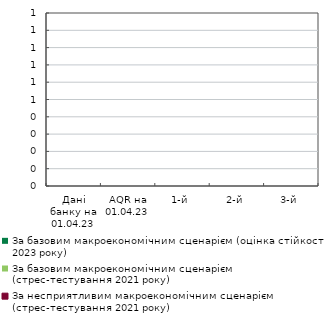
| Category | За базовим макроекономічним сценарієм (оцінка стійкості 2023 року) | За базовим макроекономічним сценарієм (стрес-тестування 2021 року) | За несприятливим макроекономічним сценарієм (стрес-тестування 2021 року) |
|---|---|---|---|
| Дані банку на 01.04.23 | 0 | 0 | 0 |
| AQR на 01.04.23 | 0 | 0 | 0 |
| 1-й | 0 | 0 | 0 |
| 2-й | 0 | 0 | 0 |
| 3-й | 0 | 0 | 0 |

^^^^

**Exercise:** Apart from the images, print all the material above exactly as given.

**Result of this exercise:**
| Category | За базовим макроекономічним сценарієм (оцінка стійкості 2023 року) | За базовим макроекономічним сценарієм (стрес-тестування 2021 року) | За несприятливим макроекономічним сценарієм (стрес-тестування 2021 року) |
|---|---|---|---|
| Дані банку на 01.04.23 | 0 | 0 | 0 |
| AQR на 01.04.23 | 0 | 0 | 0 |
| 1-й | 0 | 0 | 0 |
| 2-й | 0 | 0 | 0 |
| 3-й | 0 | 0 | 0 |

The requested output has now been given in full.